La lutte contre le terrorisme passera essentiellement par plus de moyens octroyés à la police et à la justice. Un projet de loi en ce sens doit être examiné en février en Conseil des ministres. Selon le texte, dévoilé mardi par Le Monde, l'accent sera mis sur la surveillance des apprentis jihadistes et un renforcement des moyens policiers. Donner plus de pouvoir aux policiers, aux parquets et aux préfets pour mieux lutter contre le terrorisme, une éventualité qui inquiète Georges Fenech, député Les Républicains du Rhône et ancien magistrat.

"Des mesures dérogatoires au droit commun"

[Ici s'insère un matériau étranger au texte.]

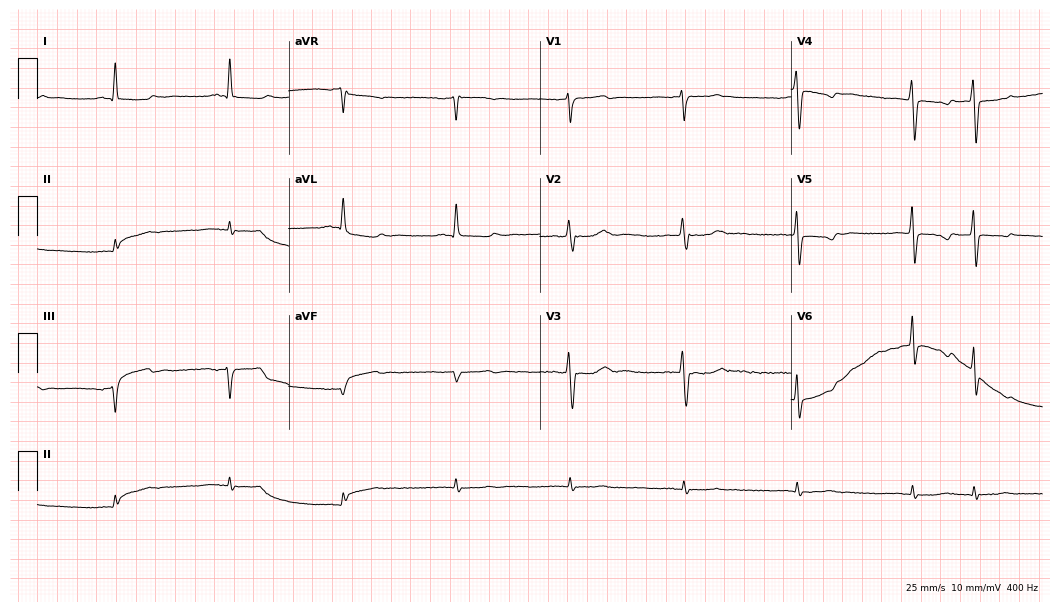
Resting 12-lead electrocardiogram. Patient: a man, 67 years old. Read as a normal ECG.

"Les fouilles, les assignations à résidence sont des mesures qui permettent de contrôler certains individus, rappelle-t-il sur RMC. Maintenant, il faut aussi les entourer d'un maximum de garanties procédurales. Or avec ce projet, on ouvre une possibilité pour l'autorité administrative de procéder à des fouilles de voitures habituellement soumises aux règles de la perquisition et normalement autorisées non pas par un magistrat mais par le préfet".

Il estime donc que "l'on est face à des mesures très dérogatoires au droit commun et qui méritent réflexion". Florian Borg, président du Syndicat des avocats de France, est lui aussi préoccupé par un tel projet de loi. "On a l'impression que la France s'éloigne lentement mais sûrement de la démocratie libérale vers le régime de l'arbitraire, s'alarme-t-il. On retire du pouvoir au juge, pourtant garant des libertés, comme si on avait une crainte de ce dernier, pour en donner plus à la police".

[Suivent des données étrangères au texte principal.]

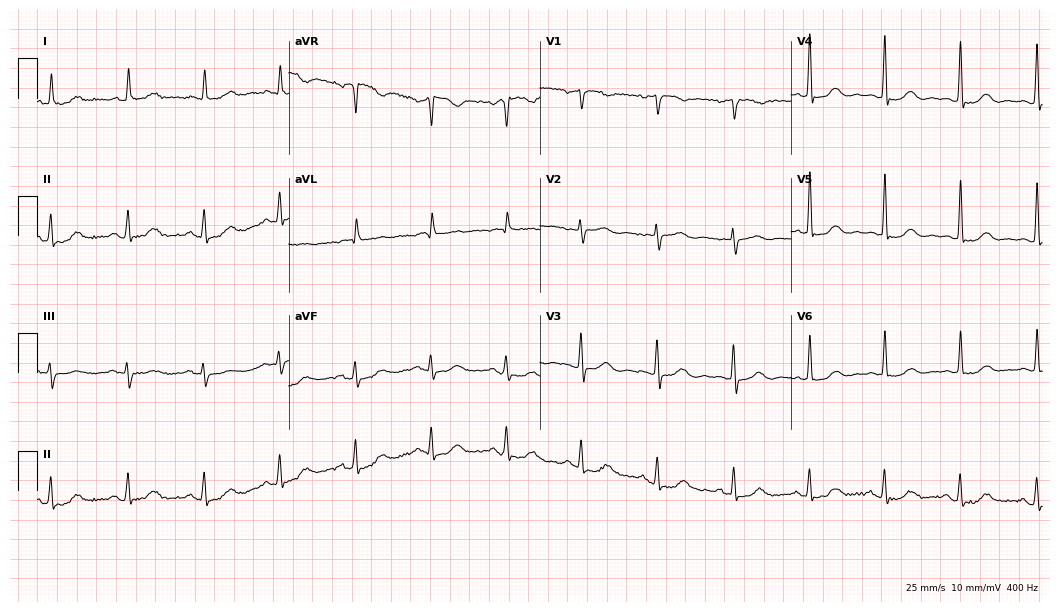
Standard 12-lead ECG recorded from a female, 75 years old. None of these six findings is recorded: first-degree AV block, right bundle branch block (RBBB), left bundle branch block (LBBB), sinus bradycardia, atrial fibrillation (AF), sinus tachycardia. Findings outside these six are not listed.

"Une société de liberté surveillée"

En définitive, il considère que "de telles mesures feraient entrer la France dans une société du soupçon, une société de liberté surveillée". Thomas Pison, président de la conférence nationale des procureurs de la République et lui-même procureur à Nancy, pense que les parquets risquent d'être débordés avec ces nouvelles mesures. "Les parquets sont déjà en grande difficulté par rapport à leurs missions et ce sont des missions supplémentaires dont, en l'état actuel de nos effectifs et de nos moyens, auxquelles je ne pense que l'on puisse faire face".

"Il y a une telle masse à gérer que parfois il faut aller vite, parfois trop vite, ajoute-t-il. Mais cela comporte des risques procéduraux tels que des annulations de procédure ou encore des actes faits alors qu'ils n'auraient pas dû l'être. A vouloir aller trop vite, parfois on peut tomber. C'est aussi ça le danger". Pascal Gastineau, juge d'instruction à Lille et président de l'association française des magistrats instructeurs s'inquiète, pour sa part, des pouvoirs donnés aux préfets et aux policiers au détriment du juge.

"Plus personne pour contrôler"

"On a le sentiment d'être éclipsé concernant des mesures attentatoires aux libertés, déclare-t-il. Qu'est-ce qui empêche d'être efficace dans les investigations et d'être en même temps respectueux des droits et des libertés? Sauf à ce que l'on soit un peu gêné par le caractère indépendant du juge d'instruction car celui-ci n'obéit pas à des directives ". Et de souligner: "Si demain un préfet vous demande de ne pas rencontrer untel ou untel, vous ne pourrez pas faire appel car la décision aura été prise par arrêté préfectoral".

"Concrètement, ce sont des décisions qui ne seront pas motivées et prises par un préfet qui n'obéit qu'au gouvernement, souligne encore Pascal Gastineau. La tentation sera grande d'appliquer des mesures dans des cas où elles ne devraient pas être appliquées. En tout cas, il n'y aura plus personne pour le contrôler".